*** Opening of GIVEN RECORDS ***

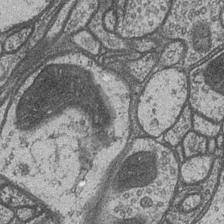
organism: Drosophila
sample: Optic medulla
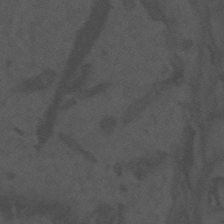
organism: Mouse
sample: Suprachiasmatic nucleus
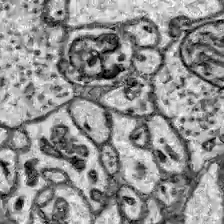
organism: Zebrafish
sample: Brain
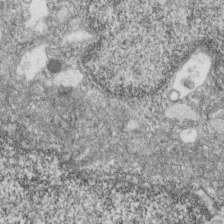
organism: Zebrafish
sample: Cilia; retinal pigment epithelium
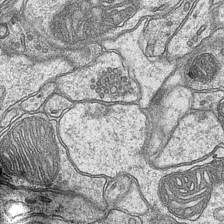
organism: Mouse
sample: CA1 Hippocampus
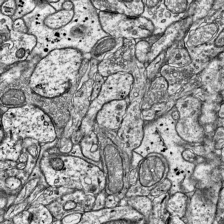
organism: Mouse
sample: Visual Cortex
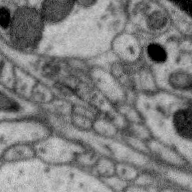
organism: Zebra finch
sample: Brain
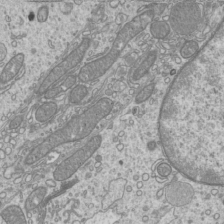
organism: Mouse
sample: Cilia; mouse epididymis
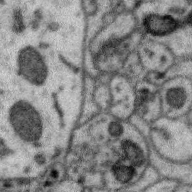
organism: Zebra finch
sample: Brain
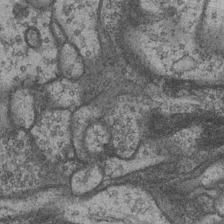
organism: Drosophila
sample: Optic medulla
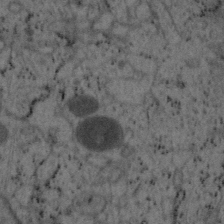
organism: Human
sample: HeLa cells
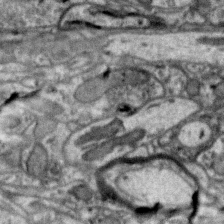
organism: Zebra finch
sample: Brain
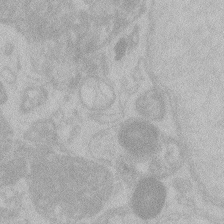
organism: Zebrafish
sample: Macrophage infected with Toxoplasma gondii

*** Close of GIVEN RECORDS ***

TASK TO CARRY OUT: The records above should be output exactly, but without any of their pictures.

SOLUTION FOR THIS PROBLEM:
organism: Drosophila
sample: Optic medulla
organism: Mouse
sample: Suprachiasmatic nucleus
organism: Zebrafish
sample: Brain
organism: Zebrafish
sample: Cilia; retinal pigment epithelium
organism: Mouse
sample: CA1 Hippocampus
organism: Mouse
sample: Visual Cortex
organism: Zebra finch
sample: Brain
organism: Mouse
sample: Cilia; mouse epididymis
organism: Zebra finch
sample: Brain
organism: Drosophila
sample: Optic medulla
organism: Human
sample: HeLa cells
organism: Zebra finch
sample: Brain
organism: Zebrafish
sample: Macrophage infected with Toxoplasma gondii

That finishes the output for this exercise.